People in the United States value personal choices, and there was a fear that what we wanted to do would take many of those choices away from them. But after some clarification, we showed that we wanted to achieve exactly the opposite. Instead of taking away the choice to ride to the supermarket, we wanted to give them the choice to ride a bike. Instead of taking away the choice to buy a salty snack, we wanted to give them the choice to also buy fresh fruits and vegetables. Again, it’s about the environment and creating an area where the healthy choice is an easy choice.

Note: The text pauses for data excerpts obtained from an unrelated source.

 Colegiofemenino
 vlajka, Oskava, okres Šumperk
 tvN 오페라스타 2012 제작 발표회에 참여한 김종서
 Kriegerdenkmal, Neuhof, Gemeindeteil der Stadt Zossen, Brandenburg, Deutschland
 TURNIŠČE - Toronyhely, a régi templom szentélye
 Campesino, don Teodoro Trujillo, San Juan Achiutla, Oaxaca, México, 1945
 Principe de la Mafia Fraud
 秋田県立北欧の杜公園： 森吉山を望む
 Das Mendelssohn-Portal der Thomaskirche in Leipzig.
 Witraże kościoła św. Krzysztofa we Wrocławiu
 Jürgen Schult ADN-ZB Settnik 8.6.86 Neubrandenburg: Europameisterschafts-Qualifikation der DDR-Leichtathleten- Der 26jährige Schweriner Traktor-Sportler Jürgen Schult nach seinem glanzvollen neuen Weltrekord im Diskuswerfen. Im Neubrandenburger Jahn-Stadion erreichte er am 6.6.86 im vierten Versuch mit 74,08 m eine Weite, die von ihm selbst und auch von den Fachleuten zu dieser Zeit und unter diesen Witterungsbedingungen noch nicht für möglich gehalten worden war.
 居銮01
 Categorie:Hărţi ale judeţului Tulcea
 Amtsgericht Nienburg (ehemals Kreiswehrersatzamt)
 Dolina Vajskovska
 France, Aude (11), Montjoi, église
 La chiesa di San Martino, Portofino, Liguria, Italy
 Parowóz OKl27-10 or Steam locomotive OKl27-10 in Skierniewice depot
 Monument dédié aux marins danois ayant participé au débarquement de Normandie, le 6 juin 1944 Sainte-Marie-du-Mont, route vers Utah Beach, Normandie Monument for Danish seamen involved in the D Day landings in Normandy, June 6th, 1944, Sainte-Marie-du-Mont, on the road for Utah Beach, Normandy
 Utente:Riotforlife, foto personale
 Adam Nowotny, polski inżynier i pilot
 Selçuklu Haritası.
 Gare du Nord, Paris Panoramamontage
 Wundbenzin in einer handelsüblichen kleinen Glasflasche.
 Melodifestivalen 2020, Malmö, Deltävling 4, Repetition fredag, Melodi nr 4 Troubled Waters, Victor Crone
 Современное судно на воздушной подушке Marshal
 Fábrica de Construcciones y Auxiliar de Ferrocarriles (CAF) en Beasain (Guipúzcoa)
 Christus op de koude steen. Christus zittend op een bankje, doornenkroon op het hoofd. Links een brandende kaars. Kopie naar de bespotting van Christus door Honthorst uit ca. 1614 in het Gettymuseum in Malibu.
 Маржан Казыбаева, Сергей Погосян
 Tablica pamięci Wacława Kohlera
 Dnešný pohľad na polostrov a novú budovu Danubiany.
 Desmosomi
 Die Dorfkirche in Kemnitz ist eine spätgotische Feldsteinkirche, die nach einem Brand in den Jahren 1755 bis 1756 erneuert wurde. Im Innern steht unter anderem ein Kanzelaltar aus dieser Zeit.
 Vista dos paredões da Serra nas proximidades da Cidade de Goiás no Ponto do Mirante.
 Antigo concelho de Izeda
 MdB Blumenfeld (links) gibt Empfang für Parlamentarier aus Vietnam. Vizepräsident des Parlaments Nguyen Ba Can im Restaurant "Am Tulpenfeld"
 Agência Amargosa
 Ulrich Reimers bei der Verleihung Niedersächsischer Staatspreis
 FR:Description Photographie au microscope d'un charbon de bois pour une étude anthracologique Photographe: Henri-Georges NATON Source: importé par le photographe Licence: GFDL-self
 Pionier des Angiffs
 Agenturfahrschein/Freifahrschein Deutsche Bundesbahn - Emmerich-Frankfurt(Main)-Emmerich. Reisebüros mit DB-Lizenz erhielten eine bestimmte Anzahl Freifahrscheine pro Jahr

They say in the documentary that if someone in the US is obese and sick, those around them are responsible. Can you explain? We’re told that health and weight loss are a matter of self-discipline and control.
Self-discipline is like a muscle and muscle fatigue. This is why diets and exercise don’t work particularly well for humans at a population level. If you put 100 people on a diet today, you’ll lose about 10 of them within three months. You will lose about 90% of it within seven months and almost all of it in three years. Our brain is programmed for new things. We like new things; We’re running out of gas. We lose our discipline. No diet in the history of the world has ever worked for more than about 3% of people who started it after two years. They are good short-term strategies. They sell a lot of books. They will sell programs, but they really don’t work. Exercise programs have a similar relapse curve, as do people who try to take supplements to get healthy. Even if you had a pill that would make you healthier, which we probably don’t, at least proactively, people wouldn’t take it long enough to make a difference. So it’s about creating an environment in which health and well-being emerges, not about striving for something.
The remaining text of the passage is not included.